Recent eBay cases in Europe and the United States demonstrate the difficulties presented in these claims.

eBay vs. Moet Hennessy Louis Vuitton (MHLV)

The case between online auction site eBay and the French luxury brand MOET HENNESSY LOUIS VUITTON has been a headliner in the French courts for the past five years. MHLV originally sued eBay over counterfeit MHLV goods being sold on the auction site, alleging that eBay was partially liable for its users’ infringement. The French judge sided with MHLV and required eBay to pay damages to the company. In January 2007, after being sued for a second time by the luxury brand, eBay upped its infringement prevention practices. From this point on, sellers in select categories, such as luxury goods and clothing, were limited to the number of items they could sell and were no longer allowed to use the one-day auction option popular with counterfeiters. The site also introduced restrictions based on the sellers’ locations, banning sellers in Hong Kong and mainland China (locations hosting the greatest number of infringers on the eBay site) from selling such items at all. In addition, some listings were delayed from being posted on the eBay site to give eBay employees time to review the items. As a result of these measures, eBay claims that 95% of infringing goods are now removed from the site before the auction ends.

In 2008, however, eBay got sued once again by the French brand, and was ordered to pay $60.8 million dollars to the French brand. Citing its increased prevention and policing measures, eBay appealed the French court decision. Yet again, the French court sided with the MHLV. Though the amount was decreased, MHLV has continued to fight, slapping eBay with several more lawsuits in the past two years, most of which end up requiring eBay to pay. It seems that on France’s end at least, eBay is considered liable for its users’ infringing actions despite the measures it takes to prevent infringement.

eBay vs. Tiffany & Co.

TIFFANY & CO. also got in on the action in a Manhattan court, charging eBay with secondary trademark infringement and alleging that 75% of the 325 advertised TIFFANY items that the company bought on eBay since 2004 as part of an infringement prevention program were counterfeit. TIFFANY claimed that eBay’s failure to stop the sale of counterfeit goods on its website made it liable for trademark dilution, false advertising, and unfair competition.

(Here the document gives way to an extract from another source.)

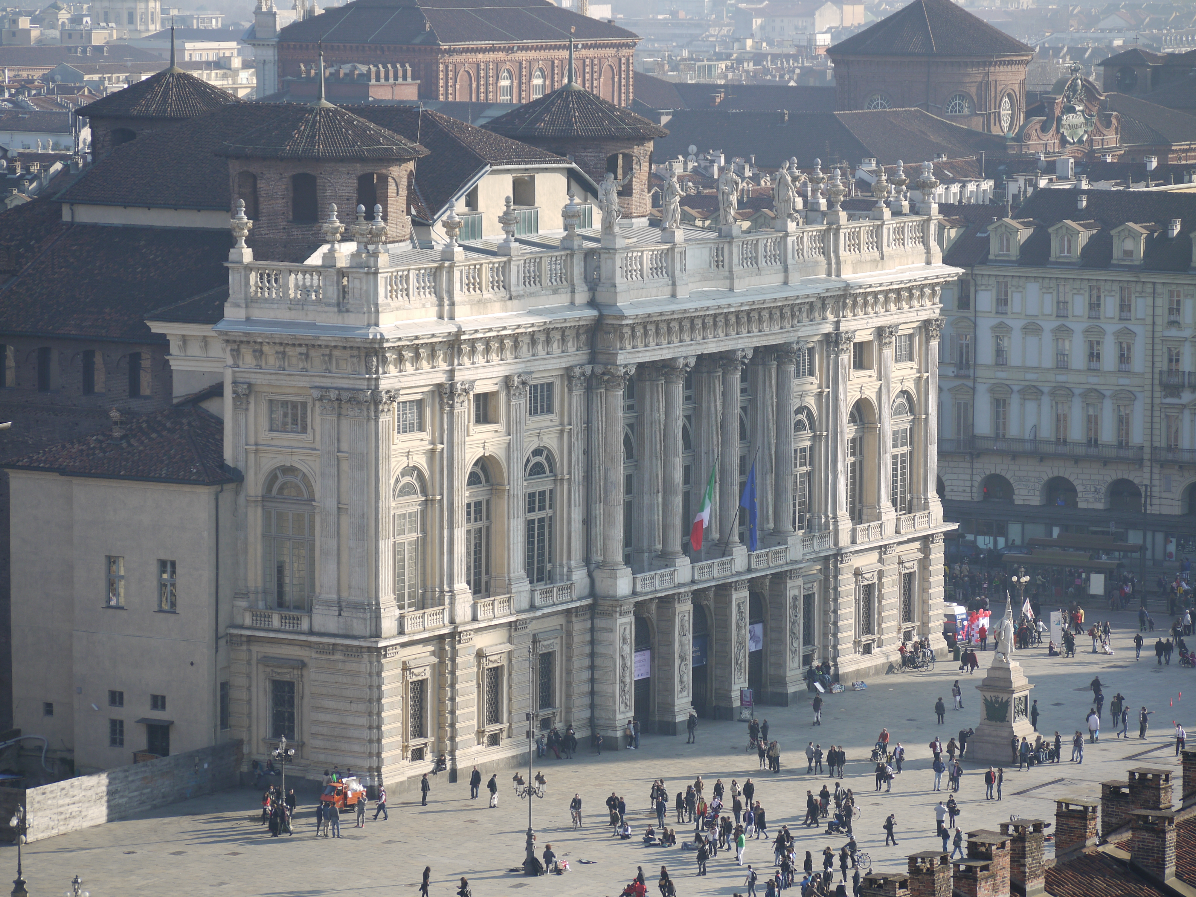 Palazzo Madama, Torino, vista dalla torre campanaria del Duomo This is a photo of a monument which is part of cultural heritage of Italy.

This time, however, the judge was on eBay’s side. Judge Richard Sullivan asserted that the responsibility for policing its goods fell to TIFANNY & CO., not to eBay, and that the luxury brand had failed to prove that eBay was liable for the infringement.

Unlike the French judges, the Manhattan court found that the online auction site could not be held responsible for the infringement activities of its users.

eBay Sellers Charged with Infringement

In addition to the company itself facing charges of infringement, the law has cracked down on individual sellers that sell illegal goods online. In 2004, CARTIER INTERNATIONAL and MONTBLANC-SIMPLO filed complaints about two eBay vendors—Marina’s Boutique Store and Verona Eyewear—in a California court. The two companies sought damages for trademark infringement, trademark dilution, and false advertising.

Another individual seller from Portland, Oregon was sentenced to four years in federal prison after he ran a counterfeit software operation through eBay. He pleaded guilty to copyright infringement, mail fraud, and identity threat after he used hundreds of stolen identities to conceal his own. He will also serve three years probation and community service after he is released, and forfeit the $220,000 in income he made selling the infringing software.

Whereas eBay’s liability in these cases remains unclear, the law has set a firm precedent in terms of individual infringers, doling out significant jail terms and financial penalties.